EXERCISE REQUIREMENTS:
Output exactly the lines below, starting with the line that has "organism: Arabidopsis thaliana" and going on through the line that has "sample: Optic medulla", both included, and no other lines.

INPUT FOR THIS TASK:
[Start of Attachment]
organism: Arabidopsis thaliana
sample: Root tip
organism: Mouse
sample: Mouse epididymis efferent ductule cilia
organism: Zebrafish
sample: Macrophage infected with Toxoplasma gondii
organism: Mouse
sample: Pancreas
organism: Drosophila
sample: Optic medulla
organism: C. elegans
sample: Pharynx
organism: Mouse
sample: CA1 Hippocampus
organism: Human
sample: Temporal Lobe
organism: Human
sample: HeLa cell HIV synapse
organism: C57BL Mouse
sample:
[End of Attachment]
[Start of Attachment]
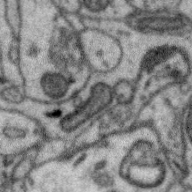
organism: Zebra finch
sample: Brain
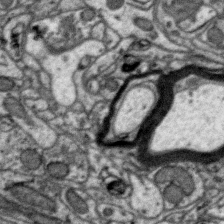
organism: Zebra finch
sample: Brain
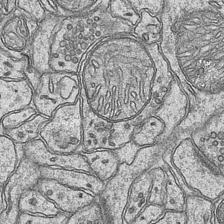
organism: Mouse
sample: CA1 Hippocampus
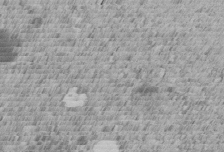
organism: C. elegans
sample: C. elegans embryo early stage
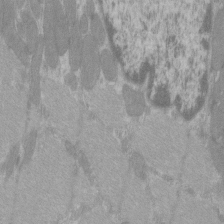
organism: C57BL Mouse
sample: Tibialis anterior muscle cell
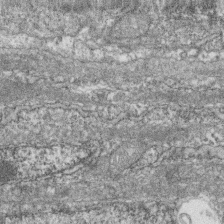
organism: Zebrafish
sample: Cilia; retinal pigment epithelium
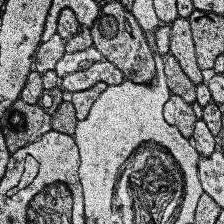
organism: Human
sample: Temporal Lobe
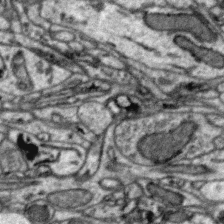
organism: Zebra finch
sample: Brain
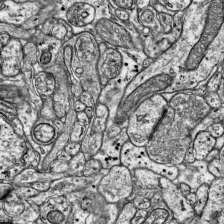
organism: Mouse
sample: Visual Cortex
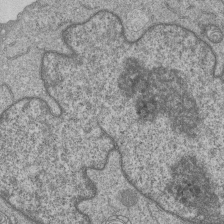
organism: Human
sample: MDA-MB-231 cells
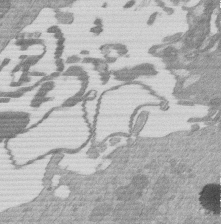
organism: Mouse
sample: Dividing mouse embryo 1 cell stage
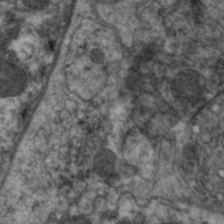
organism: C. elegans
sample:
[End of Attachment]
[Start of Attachment]
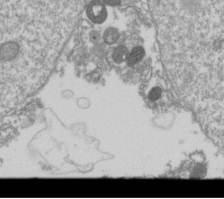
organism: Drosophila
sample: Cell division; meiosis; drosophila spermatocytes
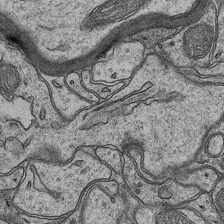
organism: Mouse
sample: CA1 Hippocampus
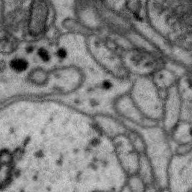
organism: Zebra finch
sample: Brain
[End of Attachment]
YOUR SOLUTION:
organism: Arabidopsis thaliana
sample: Root tip
organism: Mouse
sample: Mouse epididymis efferent ductule cilia
organism: Zebrafish
sample: Macrophage infected with Toxoplasma gondii
organism: Mouse
sample: Pancreas
organism: Drosophila
sample: Optic medulla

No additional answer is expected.